In the interaction term, the four-current should be understood as an abbreviation of many terms expressing the electric currents of other charged fields in terms of their variables; the four-current is not itself a fundamental field.

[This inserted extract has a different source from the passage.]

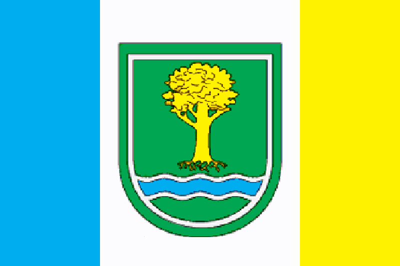 Прапор Савранського району Одеської області України

The Lagrange equations for the electromagnetic lagrangian density ${\displaystyle \mathcal{L}\left(A_{\alpha },{\mathrm{\partial }}_{\beta }{A}_{\alpha }\right)}$ can be stated as follows:

$${\displaystyle {\mathrm{\partial }}_{\beta }\left[\frac{\mathrm{\partial }\mathcal{L}}{\mathrm{\partial }({\mathrm{\partial }}_{\beta }{A}_{\alpha })}\right]-\frac{\mathrm{\partial }\mathcal{L}}{\mathrm{\partial }{A}_{\alpha }}=0.}$$

Noting

$${\displaystyle \begin{array}{rl}{F}^{\lambda \sigma }& =F_{\mu \nu }{\eta }^{\mu \lambda }{\eta }^{\nu \sigma },\\ F_{\mu \nu }& ={\mathrm{\partial }}_{\mu }{A}_{\nu }-{\mathrm{\partial }}_{\nu }{A}_{\mu }\\ \frac{\mathrm{\partial }\left({\mathrm{\partial }}_{\mu }{A}_{\nu }\right)}{\mathrm{\partial }\left({\mathrm{\partial }}_{\rho }{A}_{\sigma }\right)}& ={\delta }_{\mu }^{\rho }{\delta }_{\nu }^{\sigma }\end{array}}$$

the expression inside the square bracket is

$${\displaystyle \begin{array}{rl}\frac{\mathrm{\partial }\mathcal{L}}{\mathrm{\partial }({\mathrm{\partial }}_{\beta }{A}_{\alpha })}& =-\frac{1}{4{\mu }_0}\frac{\mathrm{\partial }\left(F_{\mu \nu }{\eta }^{\mu \lambda }{\eta }^{\nu \sigma }{F}_{\lambda \sigma }\right)}{\mathrm{\partial }\left({\mathrm{\partial }}_{\beta }{A}_{\alpha }\right)}\\ & =-\frac{1}{4{\mu }_0}{\eta }^{\mu \lambda }{\eta }^{\nu \sigma }\left(F_{\lambda \sigma }\left({\delta }_{\mu }^{\beta }{\delta }_{\nu }^{\alpha }-{\delta }_{\nu }^{\beta }{\delta }_{\mu }^{\alpha }\right)+F_{\mu \nu }\left({\delta }_{\lambda }^{\beta }{\delta }_{\sigma }^{\alpha }-{\delta }_{\sigma }^{\beta }{\delta }_{\lambda }^{\alpha }\right)\right)\\ & =-\frac{F^{\beta \alpha }}{{\mu }_0}.\end{array}}$$

The second term is

$${\displaystyle \frac{\mathrm{\partial }\mathcal{L}}{\mathrm{\partial }{A}_{\alpha }}=-J^{\alpha }.}$$

Therefore, the electromagnetic field's equations of motion are

$${\displaystyle \frac{\mathrm{\partial }{F}^{\beta \alpha }}{\mathrm{\partial }{x}^{\beta }}={\mu }_0{J}^{\alpha }.}$$

which is the Gauss–Ampère equation above.